Objective: Uremic cardiomyopathy (UC) is thought to be a significant cause of mortality in renal failure (RF). Several pharmacological interventions have been established for improving RF-induced cardiomyopathy. However, those drugs have not successfully treated the disease yet. Under uremic toxin conditions, the macrophage is able to polarise into M1 type pro-inflammatory and secreting pro-inflammatory factors into cardiomyocyte in RF.
Materials and methods: We analysed the effect of simvastatin on cardiac remodelling in the 5/6 nephrectomy (5/6 NX) uremic rat model in conjunction with the interaction of RAW 265.7 Macrophage and H9C2 cardiomyocyte cells in the cell culture system.

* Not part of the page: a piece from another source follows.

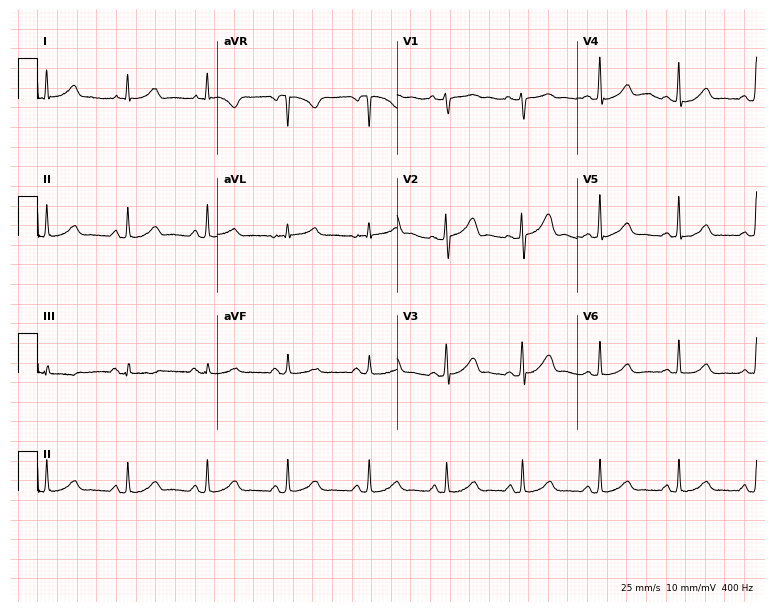
Resting 12-lead electrocardiogram (7.3-second recording at 400 Hz). Patient: a woman, 45 years old. Read as a normal ECG.
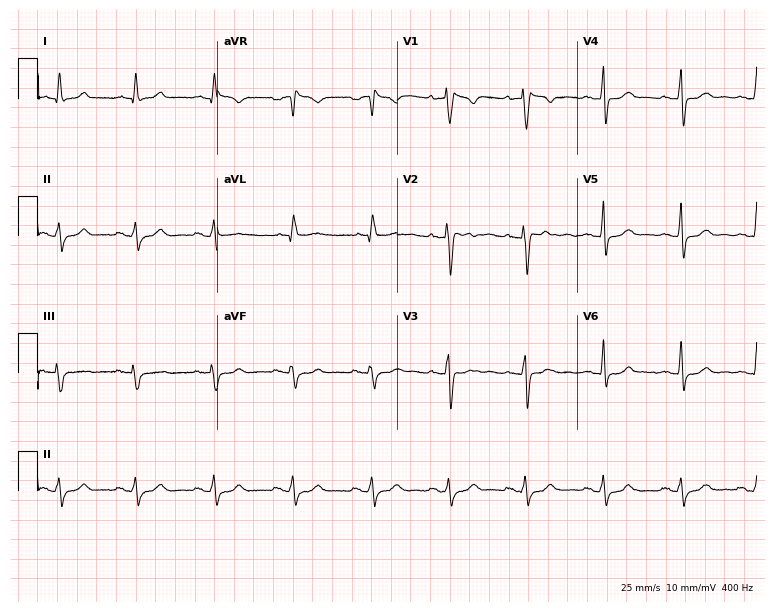
12-lead ECG from a 56-year-old male patient (7.3-second recording at 400 Hz). Recorded interpretation: within normal limits.

Results: Simvastatin failed to improve the RF phenotype. However, interestingly simvastatin prevented cardiac remodelling. Mechanistically, we found that simvastatin prevented uremic toxin-mediated M1 polarisation in macrophage cells, thus preventing the production of FGF-23 from macrophage, suggesting that simvastatin improved UC phenotype through ameliorating inflammation phenotype in macrophage. To identify the direct effect of pro-inflammatory macrophage secretome into cardiomyocytes, we incubated the H9C2 cardiomyocyte cell with the conditioned medium derived from RAW macrophage previously treated with indoxyl sulfate-induced uremic toxin/M1 stimulation and simvastatin. We showed that simvastatin prevented the enhancement of hypertrophy and fibrosis markers at mRNA levels in those H9C2 cells.
Conclusion: Our data highlight direct evidence of uremic toxin-mediated M1 macrophage and cardiomyocyte interaction to induce cardiac remodelling in RF through FGF-23 secretion and thus provides statin as a bonafide treatment for RF-induced cardiomyopathy.